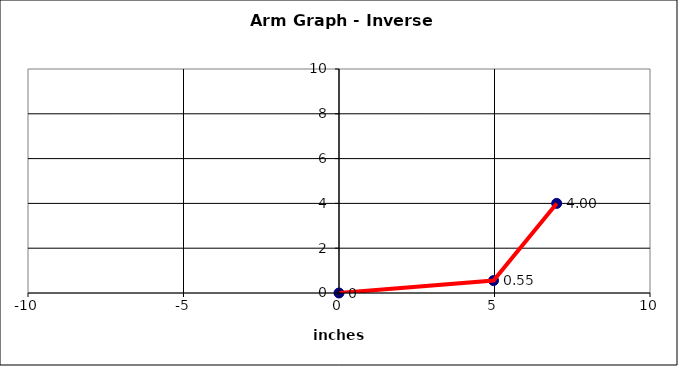
| Category | Series 0 |
|---|---|
| 0.0 | 0 |
| 4.969230769230769 | 0.554 |
| 7.0 | 4 |
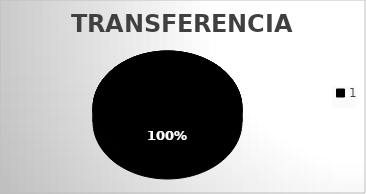
| Category | Transferencias |
|---|---|
| 0 | 13 |
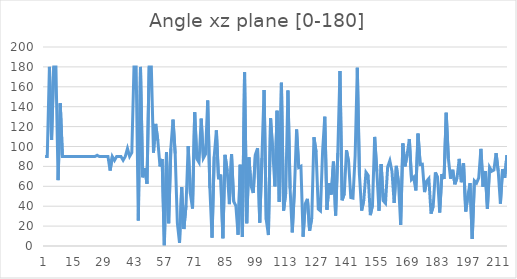
| Category | Angle xz plane [0-180] |
|---|---|
| 0 | 90 |
| 1 | 90 |
| 2 | 180 |
| 3 | 106.485 |
| 4 | 180 |
| 5 | 180 |
| 6 | 66.223 |
| 7 | 143.495 |
| 8 | 90 |
| 9 | 90 |
| 10 | 90 |
| 11 | 90 |
| 12 | 90 |
| 13 | 90 |
| 14 | 90 |
| 15 | 90 |
| 16 | 90 |
| 17 | 90 |
| 18 | 90 |
| 19 | 90 |
| 20 | 90 |
| 21 | 90 |
| 22 | 90 |
| 23 | 90 |
| 24 | 91.156 |
| 25 | 90 |
| 26 | 90 |
| 27 | 90 |
| 28 | 90 |
| 29 | 90 |
| 30 | 75.85 |
| 31 | 90 |
| 32 | 86.07 |
| 33 | 90 |
| 34 | 90 |
| 35 | 90 |
| 36 | 86.27 |
| 37 | 90 |
| 38 | 97.974 |
| 39 | 90 |
| 40 | 93.806 |
| 41 | 180 |
| 42 | 180 |
| 43 | 25.673 |
| 44 | 180 |
| 45 | 69.033 |
| 46 | 78.374 |
| 47 | 62.52 |
| 48 | 180 |
| 49 | 180 |
| 50 | 93.877 |
| 51 | 122.705 |
| 52 | 105.861 |
| 53 | 79.943 |
| 54 | 87.491 |
| 55 | 0.4 |
| 56 | 94.157 |
| 57 | 22.785 |
| 58 | 97.912 |
| 59 | 126.923 |
| 60 | 92.983 |
| 61 | 23.304 |
| 62 | 3.097 |
| 63 | 59.224 |
| 64 | 17.061 |
| 65 | 40.448 |
| 66 | 100.424 |
| 67 | 52.57 |
| 68 | 37.707 |
| 69 | 134.42 |
| 70 | 87.658 |
| 71 | 84.012 |
| 72 | 127.954 |
| 73 | 88.373 |
| 74 | 92.452 |
| 75 | 146.285 |
| 76 | 58.139 |
| 77 | 8.393 |
| 78 | 89.854 |
| 79 | 116.139 |
| 80 | 67.144 |
| 81 | 71.712 |
| 82 | 7.845 |
| 83 | 91.617 |
| 84 | 75.317 |
| 85 | 42.086 |
| 86 | 92.263 |
| 87 | 44.71 |
| 88 | 40.299 |
| 89 | 11.368 |
| 90 | 81.61 |
| 91 | 8.968 |
| 92 | 174.623 |
| 93 | 22.871 |
| 94 | 89.048 |
| 95 | 60.376 |
| 96 | 53.234 |
| 97 | 91.976 |
| 98 | 98.316 |
| 99 | 23.474 |
| 100 | 88.472 |
| 101 | 156.736 |
| 102 | 26.515 |
| 103 | 10.958 |
| 104 | 128.247 |
| 105 | 95.51 |
| 106 | 59.952 |
| 107 | 135.892 |
| 108 | 44.325 |
| 109 | 164.057 |
| 110 | 35.607 |
| 111 | 53.516 |
| 112 | 156.274 |
| 113 | 57.765 |
| 114 | 13.639 |
| 115 | 56.67 |
| 116 | 117.054 |
| 117 | 78.83 |
| 118 | 80.099 |
| 119 | 9.347 |
| 120 | 42.404 |
| 121 | 47.411 |
| 122 | 15.381 |
| 123 | 28.178 |
| 124 | 109.366 |
| 125 | 94.225 |
| 126 | 37.248 |
| 127 | 35.372 |
| 128 | 95.66 |
| 129 | 129.974 |
| 130 | 36.477 |
| 131 | 63.24 |
| 132 | 51.743 |
| 133 | 84.752 |
| 134 | 30.657 |
| 135 | 93.512 |
| 136 | 175.801 |
| 137 | 45.941 |
| 138 | 52.593 |
| 139 | 96.32 |
| 140 | 84.551 |
| 141 | 48.699 |
| 142 | 48.08 |
| 143 | 90.73 |
| 144 | 179.186 |
| 145 | 71.09 |
| 146 | 35.568 |
| 147 | 46.296 |
| 148 | 74.14 |
| 149 | 70.901 |
| 150 | 31.016 |
| 151 | 40.98 |
| 152 | 109.595 |
| 153 | 74.978 |
| 154 | 35.395 |
| 155 | 82.314 |
| 156 | 45.446 |
| 157 | 42.879 |
| 158 | 79.454 |
| 159 | 85.771 |
| 160 | 74.824 |
| 161 | 43.188 |
| 162 | 80.537 |
| 163 | 63.66 |
| 164 | 21.251 |
| 165 | 103.091 |
| 166 | 80.043 |
| 167 | 92.216 |
| 168 | 107.519 |
| 169 | 66.843 |
| 170 | 69.181 |
| 171 | 55.852 |
| 172 | 112.944 |
| 173 | 81.942 |
| 174 | 82.27 |
| 175 | 54.207 |
| 176 | 65.213 |
| 177 | 67.855 |
| 178 | 32.536 |
| 179 | 39.855 |
| 180 | 73.934 |
| 181 | 68.828 |
| 182 | 33.676 |
| 183 | 72.343 |
| 184 | 67.378 |
| 185 | 133.902 |
| 186 | 88.121 |
| 187 | 67.629 |
| 188 | 76.608 |
| 189 | 62.031 |
| 190 | 68.551 |
| 191 | 87.556 |
| 192 | 64.138 |
| 193 | 83.154 |
| 194 | 34.726 |
| 195 | 50.437 |
| 196 | 63.221 |
| 197 | 7.133 |
| 198 | 65.511 |
| 199 | 63.231 |
| 200 | 68.511 |
| 201 | 97.58 |
| 202 | 59.688 |
| 203 | 75.379 |
| 204 | 37.441 |
| 205 | 79.157 |
| 206 | 75.184 |
| 207 | 76.263 |
| 208 | 93.394 |
| 209 | 75.085 |
| 210 | 42.512 |
| 211 | 77.252 |
| 212 | 68.487 |
| 213 | 91.367 |
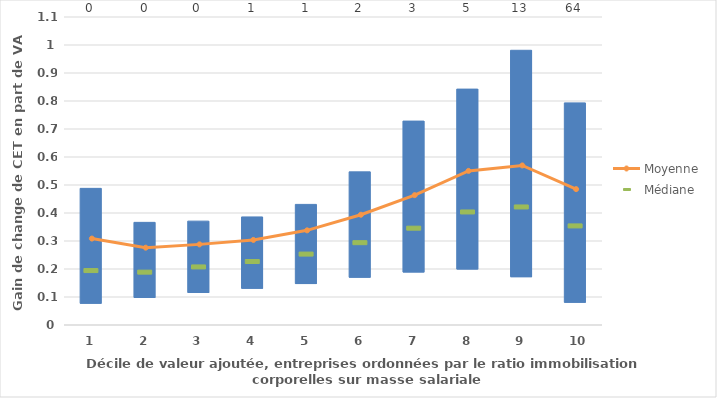
| Category | lower | upper |
|---|---|---|
| 1.0 | 0.076 | 0.412 |
| 2.0 | 0.097 | 0.27 |
| 3.0 | 0.114 | 0.257 |
| 4.0 | 0.129 | 0.257 |
| 5.0 | 0.146 | 0.285 |
| 6.0 | 0.169 | 0.378 |
| 7.0 | 0.188 | 0.541 |
| 8.0 | 0.198 | 0.644 |
| 9.0 | 0.171 | 0.81 |
| 10.0 | 0.079 | 0.714 |
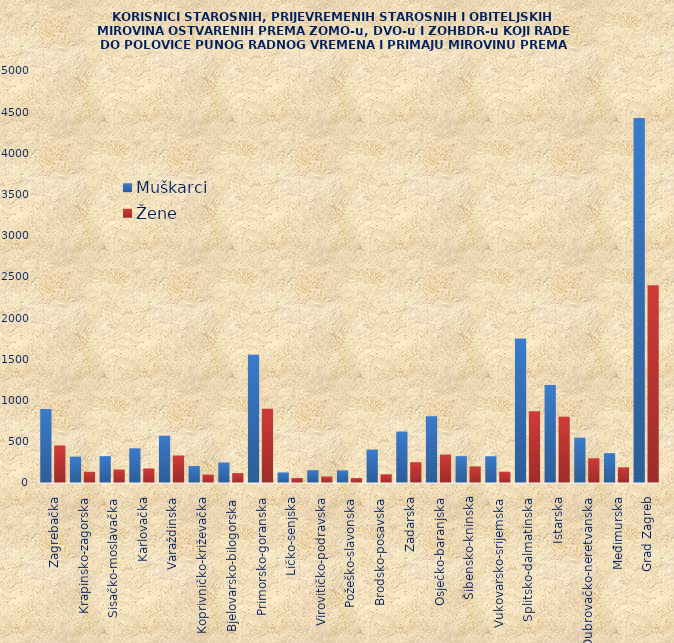
| Category | Muškarci | Žene |
|---|---|---|
| Zagrebačka | 898 | 456 |
| Krapinsko-zagorska | 319 | 136 |
| Sisačko-moslavačka | 326 | 164 |
| Karlovačka | 421 | 177 |
| Varaždinska | 574 | 333 |
| Koprivničko-križevačka | 206 | 101 |
| Bjelovarsko-bilogorska | 248 | 120 |
| Primorsko-goranska | 1555 | 900 |
| Ličko-senjska | 128 | 61 |
| Virovitičko-podravska | 156 | 78 |
| Požeško-slavonska | 153 | 60 |
| Brodsko-posavska | 405 | 105 |
| Zadarska | 625 | 253 |
| Osječko-baranjska | 810 | 344 |
| Šibensko-kninska | 326 | 200 |
| Vukovarsko-srijemska | 325 | 137 |
| Splitsko-dalmatinska | 1754 | 870 |
| Istarska | 1189 | 804 |
| Dubrovačko-neretvanska | 550 | 300 |
| Međimurska | 362 | 190 |
| Grad Zagreb | 4429 | 2401 |
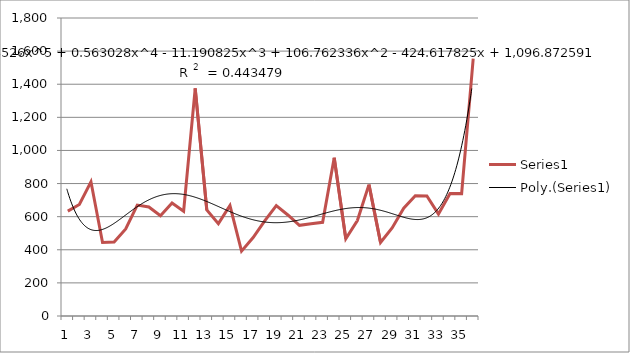
| Category | Series 1 |
|---|---|
| 0 | 633.648 |
| 1 | 673.572 |
| 2 | 810.372 |
| 3 | 444.42 |
| 4 | 446.736 |
| 5 | 525.54 |
| 6 | 669.96 |
| 7 | 658.572 |
| 8 | 605.65 |
| 9 | 682.777 |
| 10 | 633.019 |
| 11 | 1374.508 |
| 12 | 640.283 |
| 13 | 557.873 |
| 14 | 667.309 |
| 15 | 391.668 |
| 16 | 473.71 |
| 17 | 574.637 |
| 18 | 667.068 |
| 19 | 610.095 |
| 20 | 547.738 |
| 21 | 557.835 |
| 22 | 566.09 |
| 23 | 955.78 |
| 24 | 466.59 |
| 25 | 576.667 |
| 26 | 793.615 |
| 27 | 444.061 |
| 28 | 531.656 |
| 29 | 650.98 |
| 30 | 726.696 |
| 31 | 725.006 |
| 32 | 615.871 |
| 33 | 740.106 |
| 34 | 739.208 |
| 35 | 1554.95 |
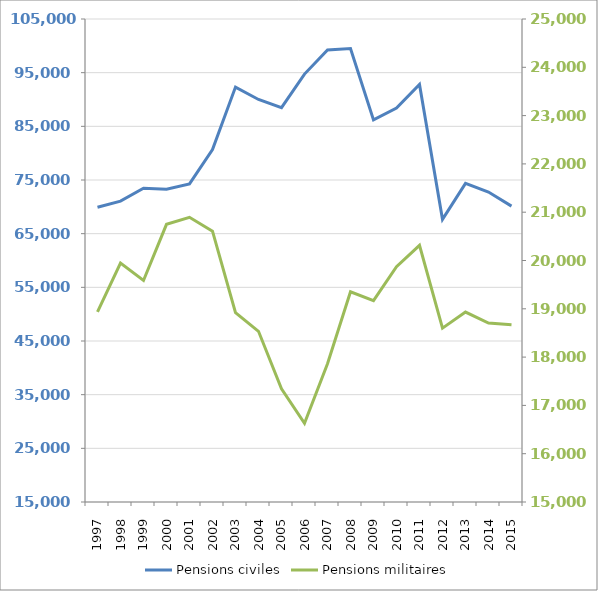
| Category | Pensions civiles |
|---|---|
| 1997.0 | 69921 |
| 1998.0 | 71066 |
| 1999.0 | 73472 |
| 2000.0 | 73280 |
| 2001.0 | 74269 |
| 2002.0 | 80689 |
| 2003.0 | 92316 |
| 2004.0 | 90002 |
| 2005.0 | 88483 |
| 2006.0 | 94737 |
| 2007.0 | 99237 |
| 2008.0 | 99508 |
| 2009.0 | 86199 |
| 2010.0 | 88410 |
| 2011.0 | 92810 |
| 2012.0 | 67670 |
| 2013.0 | 74367 |
| 2014.0 | 72763 |
| 2015.0 | 70136 |
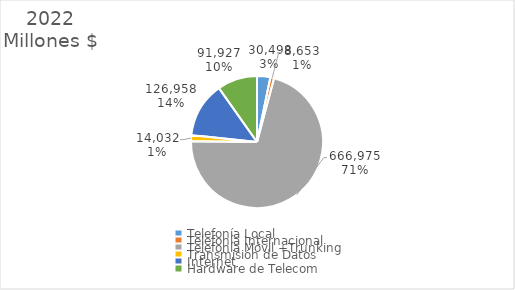
| Category | 2022 |
|---|---|
| Telefonía Local | 30498 |
| Telefonía Internacional  | 8653 |
| Telefonía Móvil +Trunking | 666975 |
| Transmisión de Datos | 14032 |
| Internet  | 126958 |
| Hardware de Telecom | 91927 |
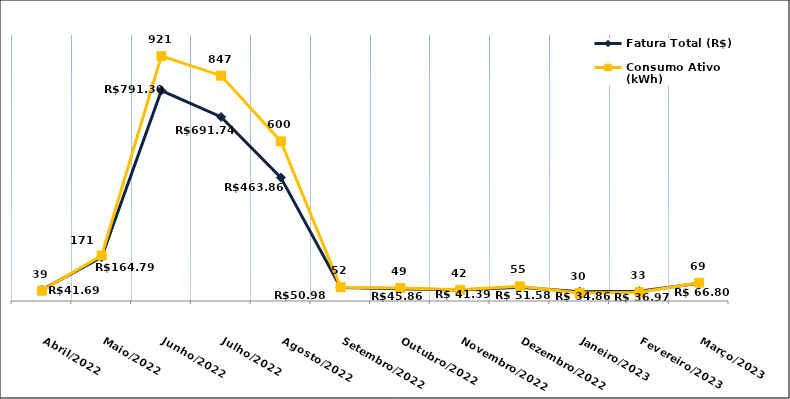
| Category | Fatura Total (R$) |
|---|---|
| Abril/2022 | 41.69 |
| Maio/2022 | 164.79 |
| Junho/2022 | 791.3 |
| Julho/2022 | 691.74 |
| Agosto/2022 | 463.86 |
| Setembro/2022 | 50.98 |
| Outubro/2022 | 45.86 |
| Novembro/2022 | 41.39 |
| Dezembro/2022 | 51.58 |
| Janeiro/2023 | 34.86 |
| Fevereiro/2023 | 36.97 |
| Março/2023 | 66.8 |
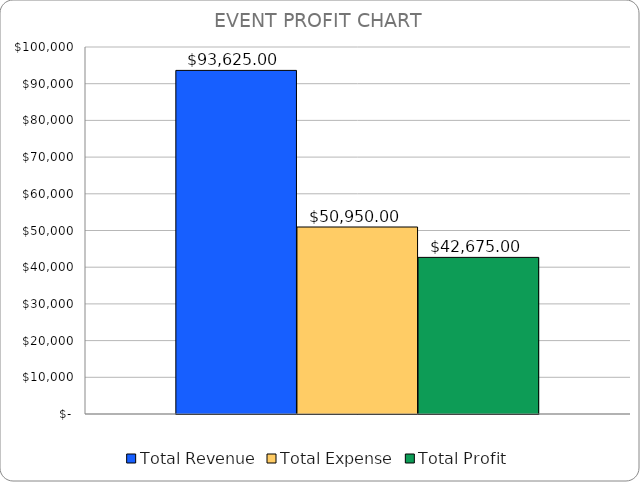
| Category | Total Revenue | Total Expense | Total Profit |
|---|---|---|---|
| TOTAL REVENUE | 93625 | 50950 | 42675 |
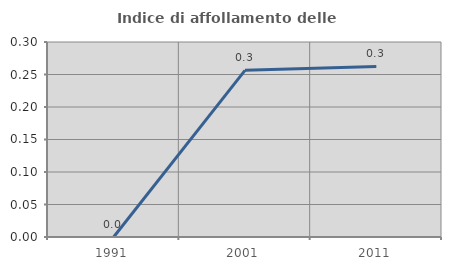
| Category | Indice di affollamento delle abitazioni  |
|---|---|
| 1991.0 | 0 |
| 2001.0 | 0.256 |
| 2011.0 | 0.262 |
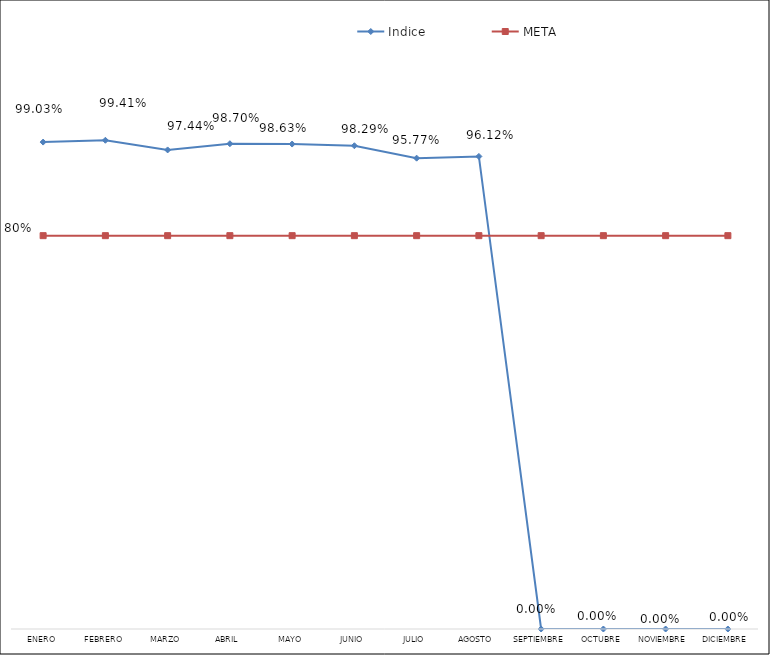
| Category | Indice | META |
|---|---|---|
| Enero | 0.99 | 0.8 |
| Febrero | 0.994 | 0.8 |
| Marzo | 0.974 | 0.8 |
| Abril | 0.987 | 0.8 |
| Mayo | 0.986 | 0.8 |
| Junio | 0.983 | 0.8 |
| Julio | 0.958 | 0.8 |
| Agosto | 0.961 | 0.8 |
| Septiembre | 0 | 0.8 |
| Octubre | 0 | 0.8 |
| Noviembre | 0 | 0.8 |
| Diciembre | 0 | 0.8 |
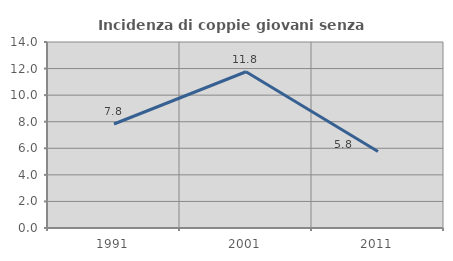
| Category | Incidenza di coppie giovani senza figli |
|---|---|
| 1991.0 | 7.829 |
| 2001.0 | 11.76 |
| 2011.0 | 5.764 |
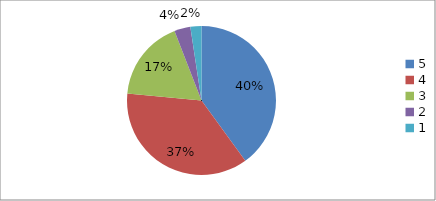
| Category | Series 0 | Series 1 |
|---|---|---|
| 5.0 | 40 | 40 |
| 4.0 | 36.5 | 36.5 |
| 3.0 | 17.6 | 17.6 |
| 2.0 | 3.5 | 3.5 |
| 1.0 | 2.4 | 2.4 |

● ● ● ● ●

*Aim of the task*
Would you please write out, exactly and with no other lines, the stretch of the listing above from the line containing "131 | 63.24 |" through the line containing "197 | 7.133 |"?

*Answer to this task*
| 131 | 63.24 |
| 132 | 51.743 |
| 133 | 84.752 |
| 134 | 30.657 |
| 135 | 93.512 |
| 136 | 175.801 |
| 137 | 45.941 |
| 138 | 52.593 |
| 139 | 96.32 |
| 140 | 84.551 |
| 141 | 48.699 |
| 142 | 48.08 |
| 143 | 90.73 |
| 144 | 179.186 |
| 145 | 71.09 |
| 146 | 35.568 |
| 147 | 46.296 |
| 148 | 74.14 |
| 149 | 70.901 |
| 150 | 31.016 |
| 151 | 40.98 |
| 152 | 109.595 |
| 153 | 74.978 |
| 154 | 35.395 |
| 155 | 82.314 |
| 156 | 45.446 |
| 157 | 42.879 |
| 158 | 79.454 |
| 159 | 85.771 |
| 160 | 74.824 |
| 161 | 43.188 |
| 162 | 80.537 |
| 163 | 63.66 |
| 164 | 21.251 |
| 165 | 103.091 |
| 166 | 80.043 |
| 167 | 92.216 |
| 168 | 107.519 |
| 169 | 66.843 |
| 170 | 69.181 |
| 171 | 55.852 |
| 172 | 112.944 |
| 173 | 81.942 |
| 174 | 82.27 |
| 175 | 54.207 |
| 176 | 65.213 |
| 177 | 67.855 |
| 178 | 32.536 |
| 179 | 39.855 |
| 180 | 73.934 |
| 181 | 68.828 |
| 182 | 33.676 |
| 183 | 72.343 |
| 184 | 67.378 |
| 185 | 133.902 |
| 186 | 88.121 |
| 187 | 67.629 |
| 188 | 76.608 |
| 189 | 62.031 |
| 190 | 68.551 |
| 191 | 87.556 |
| 192 | 64.138 |
| 193 | 83.154 |
| 194 | 34.726 |
| 195 | 50.437 |
| 196 | 63.221 |
| 197 | 7.133 |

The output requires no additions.